Llama-3.1-Tulu-3-8B-SFT
Property | Value |
---|---|
Parameter Count | 8.03B |
License | Llama 3.1 Community License |
Base Model | Llama-3.1-8B |
Paper | arXiv:2411.15124 |
Training Type | Supervised Fine-Tuning (SFT) |
What is Llama-3.1-Tulu-3-8B-SFT?
Llama-3.1-Tulu-3-8B-SFT is a state-of-the-art instruction-following model built on Meta's Llama 3.1 architecture. It represents the first stage in the Tulu 3 model series, developed by Allen Institute for AI, focusing on both general conversation and specialized tasks like mathematics and reasoning.
Implementation Details
The model is trained using supervised fine-tuning with carefully selected hyperparameters including a 5E-6 learning rate, 128 batch size, and 4096 maximum sequence length.
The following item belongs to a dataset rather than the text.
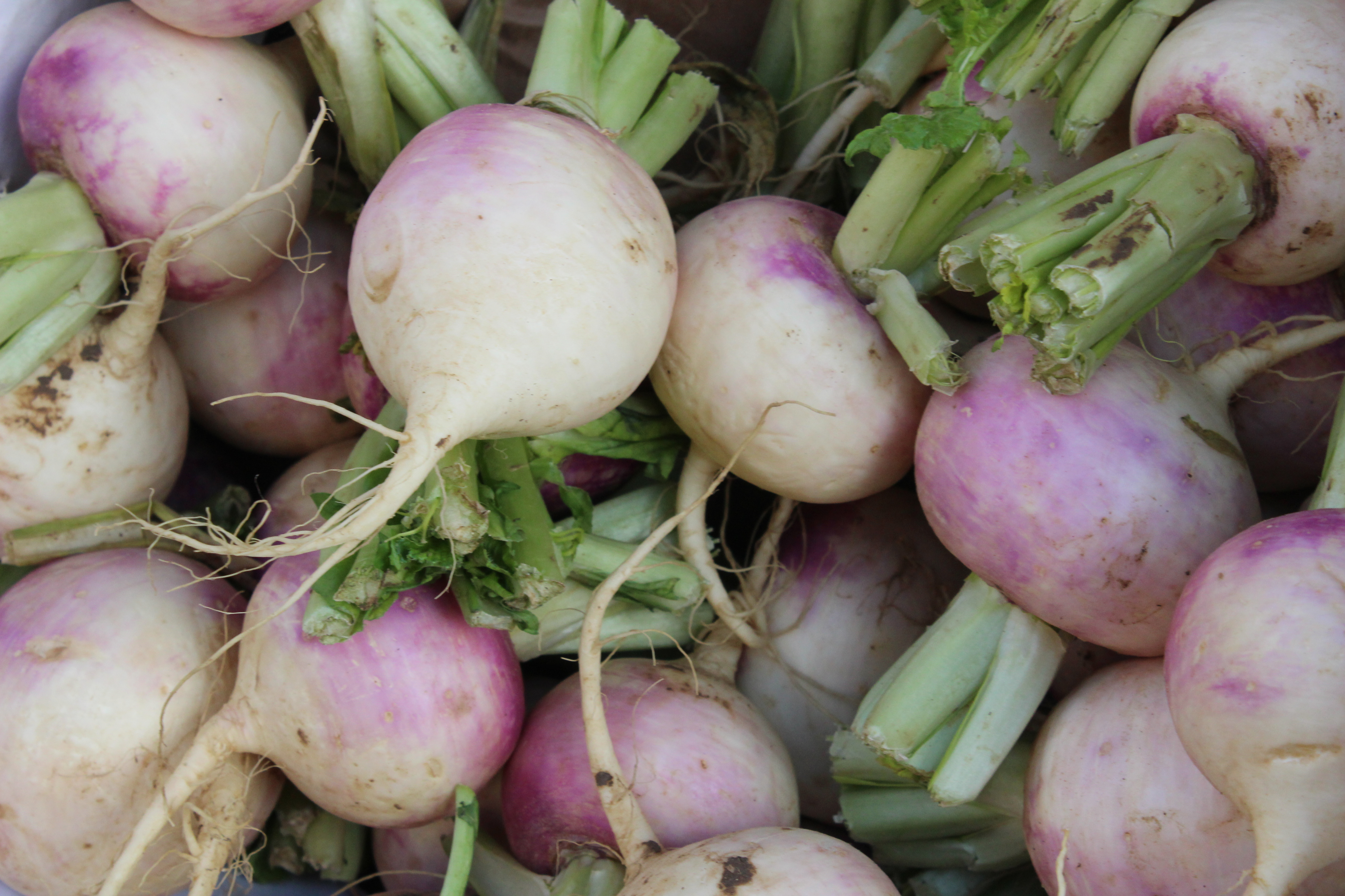 דוכן לפת בשוק נצרת. התמונה צולמה בינואר 2017

It utilizes a linear learning rate schedule with a 0.03 warmup ratio over 2 epochs.
- Optimized for both general conversation and specialized tasks
- Implements a standardized chat template for consistent interactions
- Supports efficient deployment through VLLM
- Uses BF16 tensor type for optimal performance
Core Capabilities
- Strong performance in mathematical reasoning (MATH and GSM8K benchmarks)
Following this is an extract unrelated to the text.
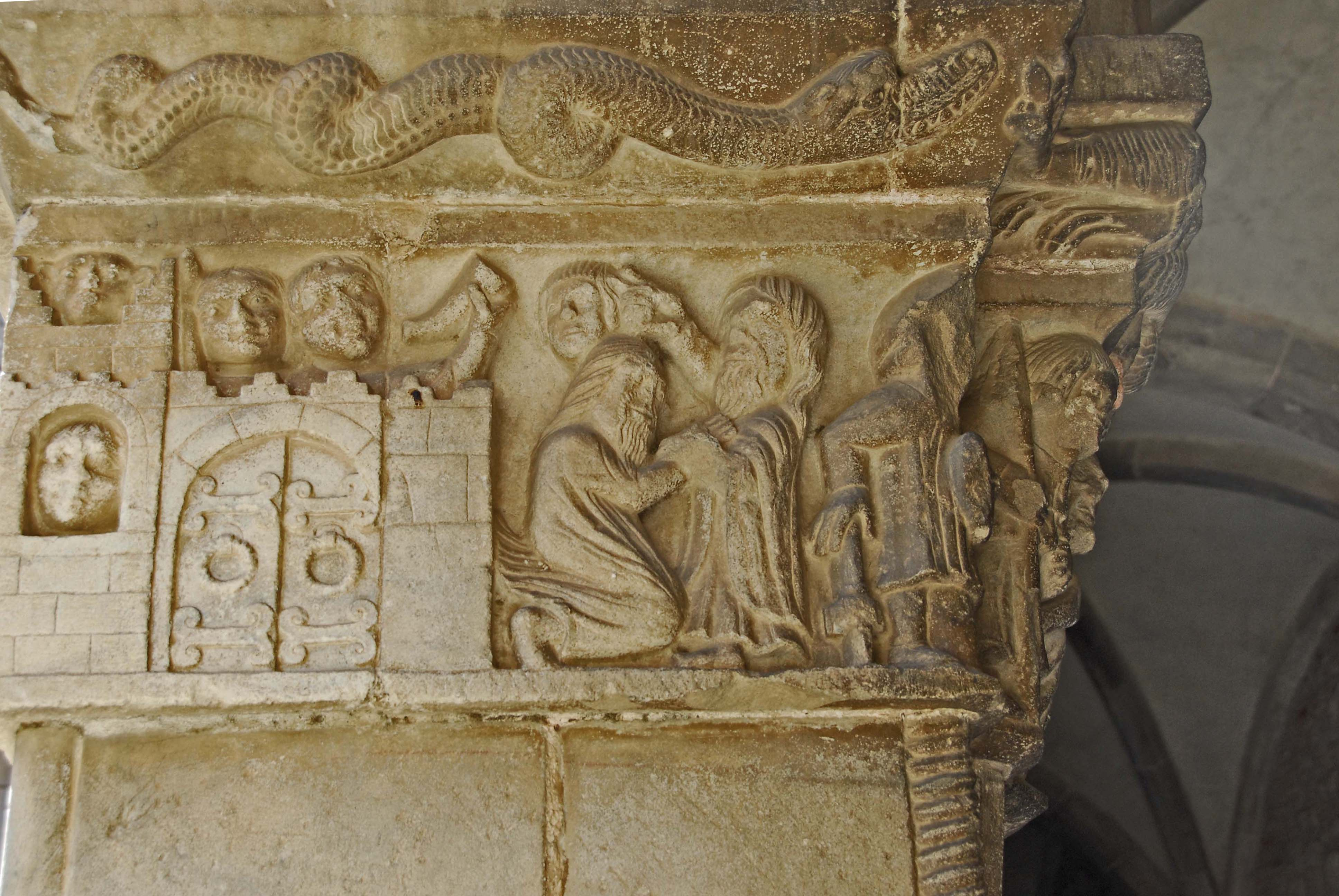 Ste-Eulalie-et-Ste-Julie_d’Elne, Westgalerie, Pfeilerkapitell, "Quo vadis?" vor Rom

- Excellent safety scores (93.1% average across 6 safety tasks)
- Robust performance on technical evaluations like HumanEval (86.2% pass@10)
- Effective instruction following as measured by IFEval (72.8%)
Frequently Asked Questions
Q: What makes this model unique?
The model stands out for its balanced performance across diverse tasks, particularly excelling in safety and mathematical reasoning while maintaining strong general conversation capabilities.
Q: What are the recommended use cases?
This model is particularly well-suited for research and educational applications, especially those requiring mathematical reasoning, code generation, and safe, controlled interactions.